The militia fleet operates primarily in the South China Sea, the East China Sea around the Senkaku Islands, and increasingly in waters claimed by the Philippines, Vietnam, and Indonesia.
How It Works
The strategy is elegant in its simplicity. Fishing vessels are civilian. Responding to fishing vessels with military force creates an escalation that no country wants to initiate. So the militia fleet occupies contested waters, physically preventing other nations' fishermen from operating, while remaining below the threshold of military confrontation.
When the Philippines attempts to resupply its outpost at Second Thomas Shoal, it faces Chinese Coast Guard vessels backed by dozens of militia fishing boats. When Vietnamese fishermen attempt to fish in their own exclusive economic zone, they encounter Chinese vessels operating in coordinated formations that would be recognizable as military maneuvers if performed by warships.
This is not fishing. This is occupation by other means.

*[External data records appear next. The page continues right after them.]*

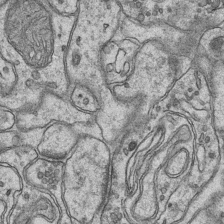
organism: Mouse
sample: CA1 Hippocampus
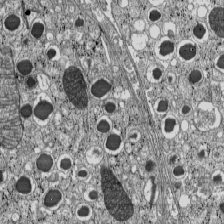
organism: C57BL Mouse
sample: Pancreatic islet
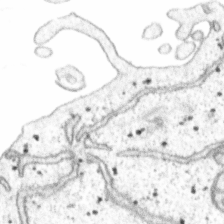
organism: Human
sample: HeLa cells
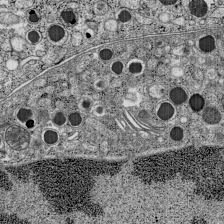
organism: C57BL Mouse
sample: Pancreatic islet
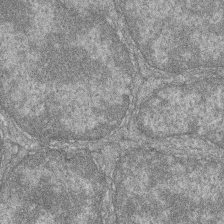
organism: Zebrafish
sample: Cilia; retinal pigment epithelium
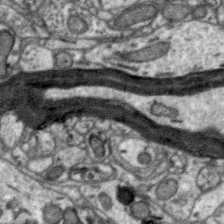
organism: Zebra finch
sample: Brain
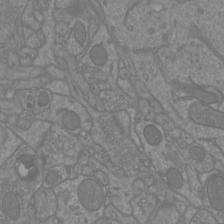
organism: Mouse
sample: Cortical neurons
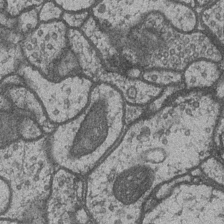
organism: Drosophila
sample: Optic medulla
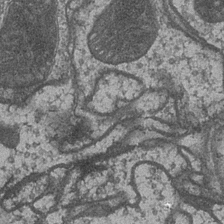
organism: Drosophila
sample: Optic medulla
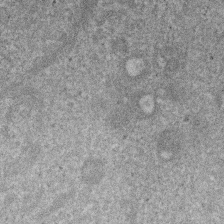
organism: Mouse
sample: Dividing mouse embryo 1 cell stage
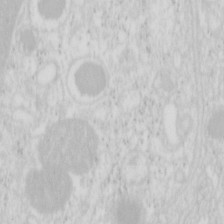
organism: Mouse
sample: Pancreas
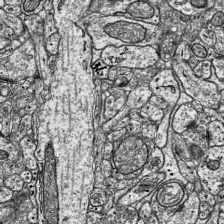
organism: Mouse
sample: Visual Cortex
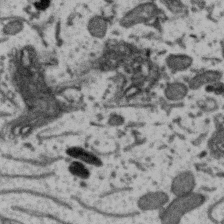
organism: Zebra finch
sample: Brain
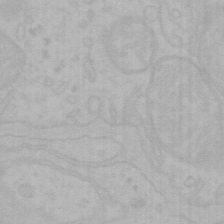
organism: Mouse
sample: Choroid plexus
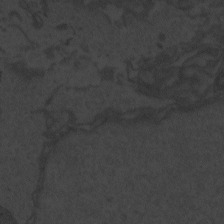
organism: Zebrafish
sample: Macrophage infected with Toxoplasma gondii
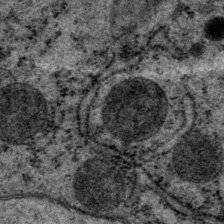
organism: P. pacificus
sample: Pharynx
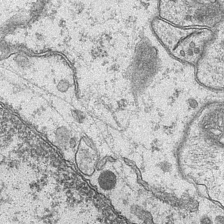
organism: Mouse
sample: CA1 Hippocampus
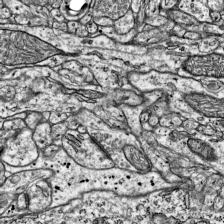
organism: Mouse
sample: Visual Cortex
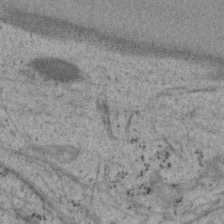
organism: Human
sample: HeLa cells
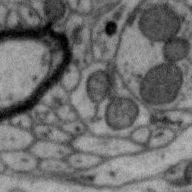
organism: Zebra finch
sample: Brain
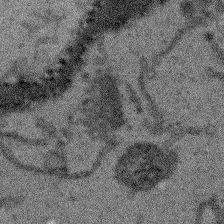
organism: Arabidopsis thaliana
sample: Root tip
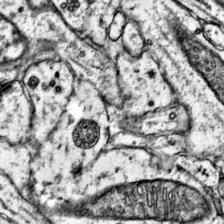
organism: Mouse
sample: Primary visual cortex
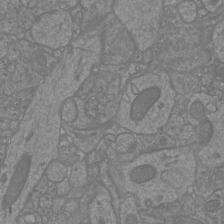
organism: Mouse
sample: Cortical neurons
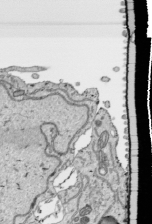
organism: Human
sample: Mitochondria in HCT116 cells
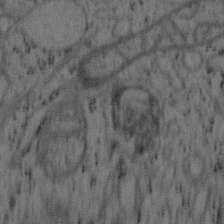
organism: Human
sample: HeLa cells
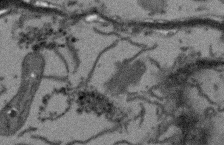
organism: Arabidopsis thaliana
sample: Root tip
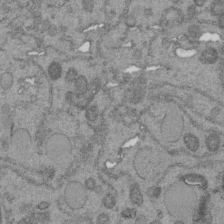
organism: C. elegans
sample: C. elegans embryo early stage
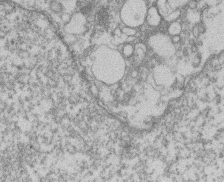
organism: Mouse
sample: T cell stromal cell synapse
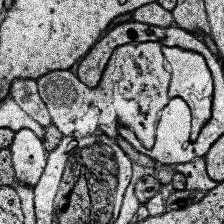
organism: Human
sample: Temporal Lobe
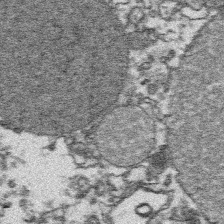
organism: Platynereis dumerilii
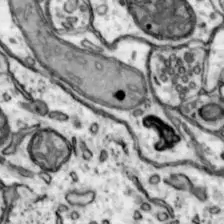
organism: Mouse
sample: Nucleus accumbens
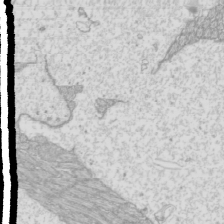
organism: Mouse
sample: Cilia; mouse epididymis
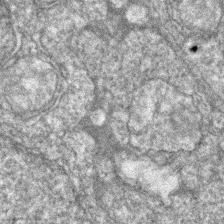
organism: Zebrafish
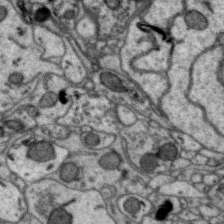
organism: Zebra finch
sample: Brain
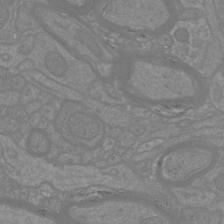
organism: Mouse
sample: Cortical neurons
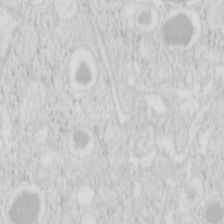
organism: Mouse
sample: Pancreas
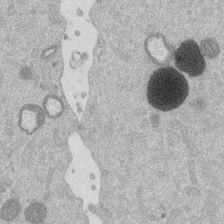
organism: Mouse
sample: Dividing mouse embryo 1 cell stage
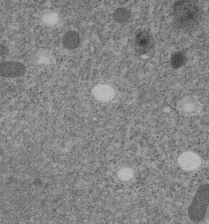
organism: C. elegans
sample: C. elegans embryo early stage
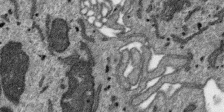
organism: Human
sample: Lung epithelial cells, uninfected (mock) control
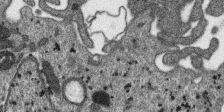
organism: Human
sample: Lung epithelial cells infected with SARS-CoV-2
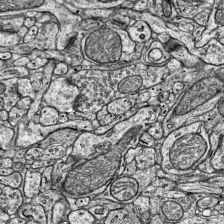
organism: Mouse
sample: Visual Cortex
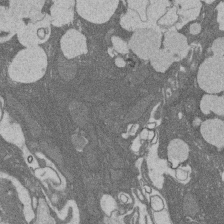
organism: Rat
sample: Salivary granule
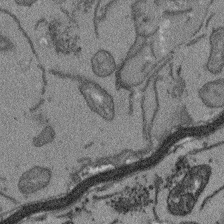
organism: Arabidopsis thaliana
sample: Root tip
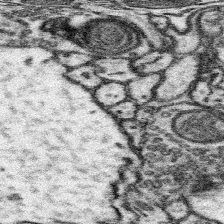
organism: Mouse
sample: Somatosensory cortex neuropil
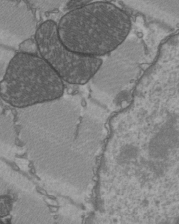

The International Response
There is no effective international response. UNCLOS provides no enforcement mechanism for militia fishing fleet operations. The Permanent Court of Arbitration ruled against China's South China Sea claims in 2016; China ignored the ruling. Regional navies lack the capacity to patrol the vast maritime spaces involved. And the United States, while conducting freedom-of-navigation operations, has not directly confronted the militia fleet.
Strategic advantage doesn't wait for international tribunals. China is establishing facts on the water — or rather, in the water — while the international community debates jurisdiction and definitions.
What's at Stake
Control of the South China Sea means control of $5.3 trillion in annual maritime trade. It means access to fisheries that feed hundreds of millions of people across Southeast Asia. It means control of undersea resources — oil, gas, and minerals — that are increasingly valuable. And it means the ability to project power across the Indo-Pacific from a position of geographic advantage.
The fishing fleet isn't about fish. It never was.